The DMA operations in a single processor system are actively started by the device driver, so the device driver knows when to discard the buffer line content and when to flush the buffer line content. In the SMP structure, each CPU may change the content in the memory asynchronously. Each CPU only knows when it will change the content in the memory, however, I do not know when other CPUs will change the memory content or whether the content in the local cache is inconsistent with that in the memory, each CPU may also change the memory content to make the cache of other CPUs inconsistent.
Solution: For the content in the cache, only data is consistent, because the commands are generally read-only and are not dynamically changed during the running process. Intel provides an automatic and memory-consistent mechanism for Cache-mounted data in the Pentium CPU, called snooping ). Each CPU has a part of dedicated hardware. Once cache is enabled, it monitors the memory operations on the system bus at all times. Since memory operations must pass through the system bus, no actual memory access operation can escape monitoring. If there are write operations from other CPUs, And the cache of the CPU caches the write operation targets, the corresponding buffer lines will be automatically discarded, this makes it necessary to re-load the data into the cache when the data is needed, so that the two are consistent.
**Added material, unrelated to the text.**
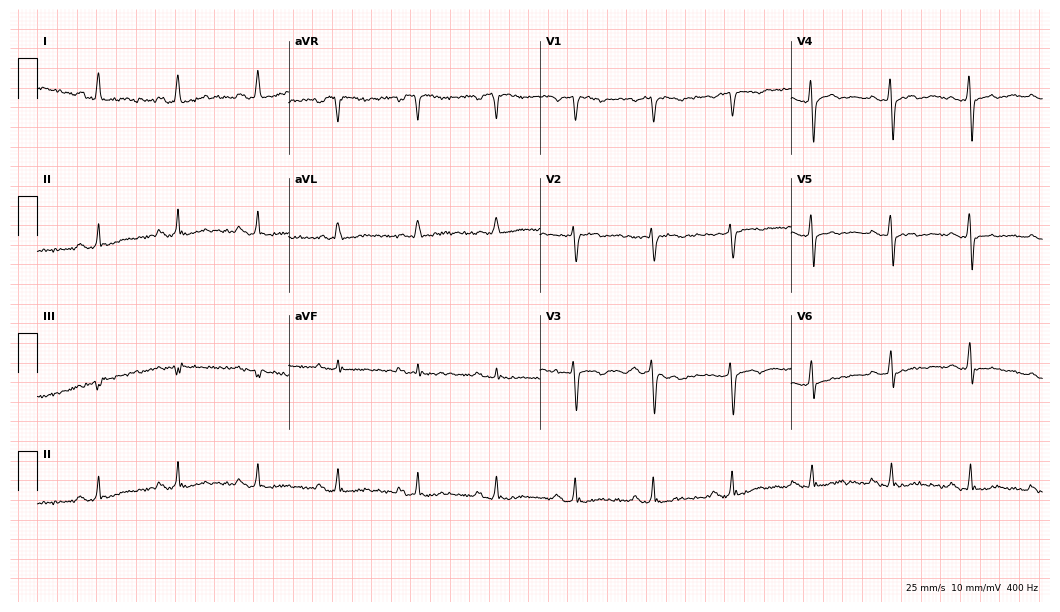
12-lead ECG (10.2-second recording at 400 Hz) from a female, 44 years old. Screened for six findings — first-degree AV block, right bundle branch block (RBBB), left bundle branch block (LBBB), sinus bradycardia, atrial fibrillation (AF), sinus tachycardia — none is recorded.

In this way, the data consistency between cache and memory in the SMP structure is transparent to the software.
3. interrupt handling
In a single processor structure, the entire system has only one CPU, and all interrupt requests are responded and processed by this CPU, however, the SMP structure cannot be fixed so that one of the CPUs can process all interrupt requests; otherwise, the other CPUs cannot interrupt the clock, so if the processes running on those CPUs are in an endless loop, there will never be a chance to make system calls, and these CPUs will never have process scheduling. In addition, if it is to let all the CPUs take turns to process interruptions, or who is idle, how will the allocation of Interrupt requests be handled? These need to be done in collaboration with the software and hardware.
The traditional i386 processor uses the 8259a interrupt controller. Generally, 8259a serves to provide connections between multiple external interrupt sources and a single CPU. If the SMP structure still uses the 8259a interrupt controller, all external interrupt sources can be divided into several groups statically, and each group is connected to an 8259a, the 825a9 is connected to the CPU one-to-one, so that it cannot dynamically allocate interrupt requests. Intel designed a more general Interrupt Controller for Pentium, known as the advanced programmable interrupt controller (APIC ). Considering the need for "interrupt requests between processors", each CPU must have a local APIC, because the CPU often has to send an interrupt request to other CPUs in the system. Starting from Pentium, Intel has integrated local APIC In the CPU chip, but an external and global APIC is also required in the SMP structure to form the structure shown in.